Kosmologie: Ein Blick in die Jugend unserer Galaxis
Wie entstehen Galaxien wie unser Milchstraßensystem? Sie wachsen, indem sie mit anderen Welteninseln aus ihrem Umfeld verschmelzen und dabei ihre Masse und damit die Anzahl ihrer Sterne immer weiter vergrößern. Auch unser Milchstraßensystem, mit wissenschaftlichem Namen Galaxis genannt, machte da keine Ausnahme, als es sich vor etwa 12 bis 13 Milliarden Jahren bildete – also wenige hundert Millionen Jahre nach dem Urknall. Nun gelang es Khyati Malhan und Hans-Walter Rix, zwei Forschern vom Max-Planck-Institut für Astronomie in Heidelberg, zwei der frühesten dieser Verschmelzungen aufzuspüren. Sie gaben den Sternpopulationen, die insgesamt rund sechs Millionen Sterne umfassen, die Namen Shiva und Shakti.

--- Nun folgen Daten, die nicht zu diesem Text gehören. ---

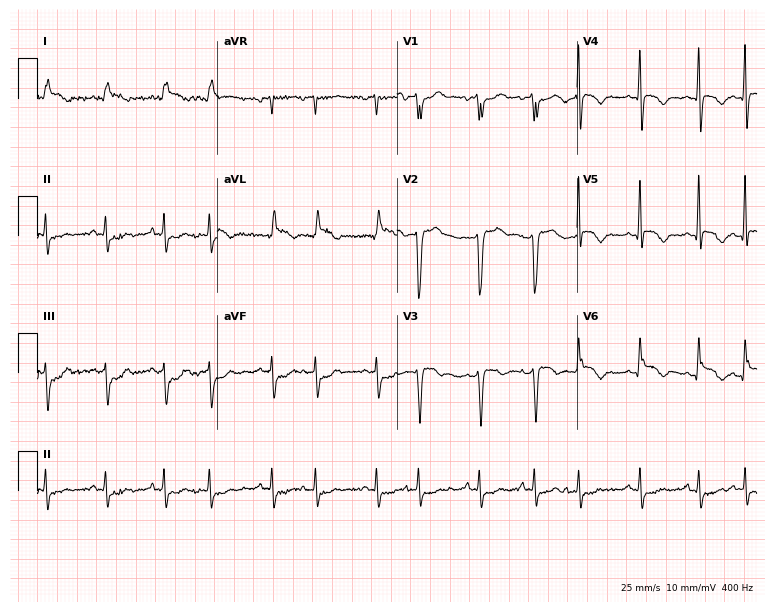
Electrocardiogram (7.3-second recording at 400 Hz), an 84-year-old female patient. Interpretation includes atrial fibrillation (AF), sinus tachycardia (a sinus rate of 100 beats per minute or more).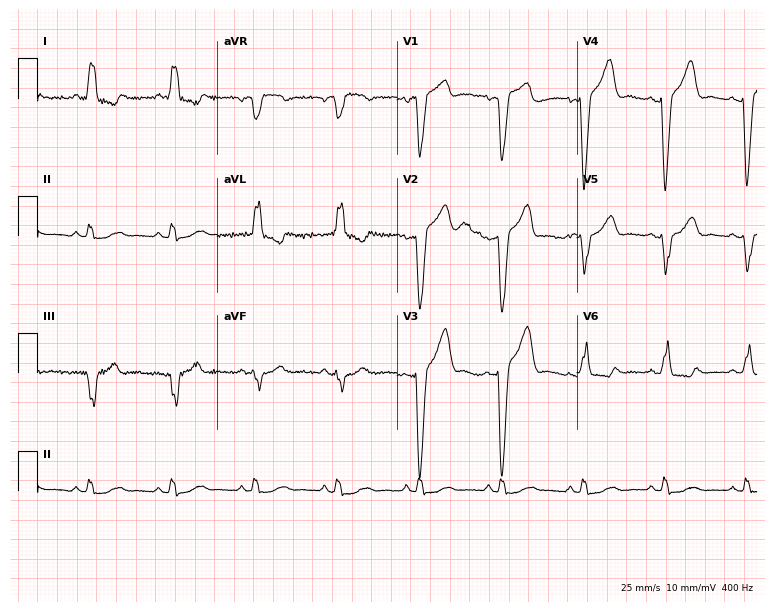
ECG — a female patient, 49 years old. Findings include left bundle branch block (LBBB).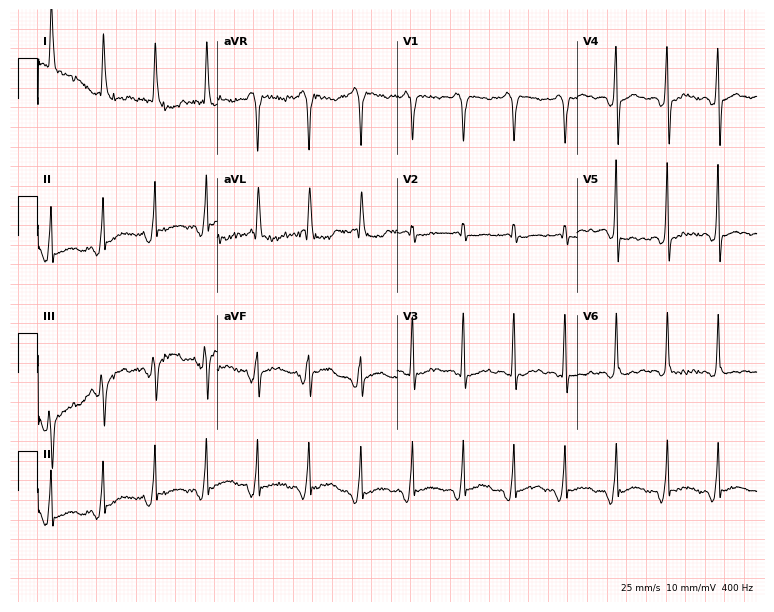
12-lead ECG from a 69-year-old female patient (7.3-second recording at 400 Hz). No first-degree AV block, right bundle branch block, left bundle branch block, sinus bradycardia, atrial fibrillation or sinus tachycardia recorded for this tracing.

Auf die Spur von Shiva und Shakti kamen die beiden Wissenschaftler, indem sie Daten des europäischen Astrometriesatelliten Gaia und der Himmelsdurchmusterung SDSS (Sloan Digital Sky Survey) heranzogen. Auf den ersten Blick ist es sehr erstaunlich, dass sich noch Spuren von Galaxienverschmelzungen kurz nach dem Urknall finden lassen, denn auch die Sternpopulationen und die in den Welteninseln mitgeführten Ansammlungen von Gas und Staub vermischten sich in der wachsenden Galaxie. Allerdings behalten die daran beteiligten Sterne einige grundlegende Eigenschaften bei, die ihre Erkennung ermöglichen. Sie gehen auf die Bewegungen und Richtungen der mit dem Milchstraßensystem verschmelzenden Welteninseln zurück.

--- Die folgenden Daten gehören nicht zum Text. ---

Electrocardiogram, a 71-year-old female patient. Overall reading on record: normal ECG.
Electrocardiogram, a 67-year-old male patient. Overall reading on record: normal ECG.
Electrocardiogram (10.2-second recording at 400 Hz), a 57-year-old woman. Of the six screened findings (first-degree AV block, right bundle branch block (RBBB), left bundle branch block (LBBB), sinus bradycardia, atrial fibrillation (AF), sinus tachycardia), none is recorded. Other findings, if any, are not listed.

Die Sterne aus den beiden frühen Galaxien weisen jeweils charakteristische Werte für ihren Drehimpuls und ihre Bewegungsenergie auf. Diese bleiben auch bestehen, wenn sie sich im Schwerefeld unserer Galaxis bewegen. Mit Hilfe des riesigen Datensatzes des Weltraumteleskops Gaia lassen sich aus dessen Sternkatalog mit etwa anderthalb Milliarden Einträgen größere Gruppen von Sternen durch aufwändige Datenfilterung erkennen. Sie weisen dann jeweils die gleichen ungewöhnlichen Werte für Bewegungsenergie und Drehimpuls auf, mit denen sie sich von der Hauptmenge der Sterne in unserem Milchstraßensystem unterscheiden.
Einen weiteren Hinweis liefert der chemische Fingerabdruck, besonders der Gehalt an Elementen, die schwerer als Wasserstoff und Helium sind und in der Astrophysik vereinfachend als Metalle bezeichnet werden. Dieser Gehalt wird »Metallizität« genannt. Wer auf der Suche nach Vorgängen ist, die sich in der Jugend unseres Universums und damit auch des Milchstraßensystems abgespielt haben, muss nach sehr alten Sternen Ausschau halten. Sie zeichnen sich durch eine niedrige Metallizität aus, also einen geringen Anteil an schweren Elementen, und werden als metallarm bezeichnet. Unsere Sonne dagegen, die »erst« vor rund 4,5 Milliarden Jahren entstand, ist sehr metallreich.
Um dies herauszufinden, verglichen Malhan und Rix die aus den Gaia-Daten selektierten Sterne mit den detaillierten spektroskopischen Daten der SDSS-Himmelsdurchmusterung, um ihre chemische Zusammensetzung zu bestimmen. Bei der Auswertung stachen dann zwei größere Gruppen mit insgesamt sechs Millionen Mitgliedern hervor, die jeweils ähnliche Werte für Zusammensetzung, Bewegungsenergie und Drehimpuls aufwiesen. Erstautor Malhan taufte sie Shakti und Shiva. Shiva ist eine der Hauptgottheiten des Hinduismus und Shakti eine weibliche kosmische Kraft, die oft als Gefährtin Shivas dargestellt wird.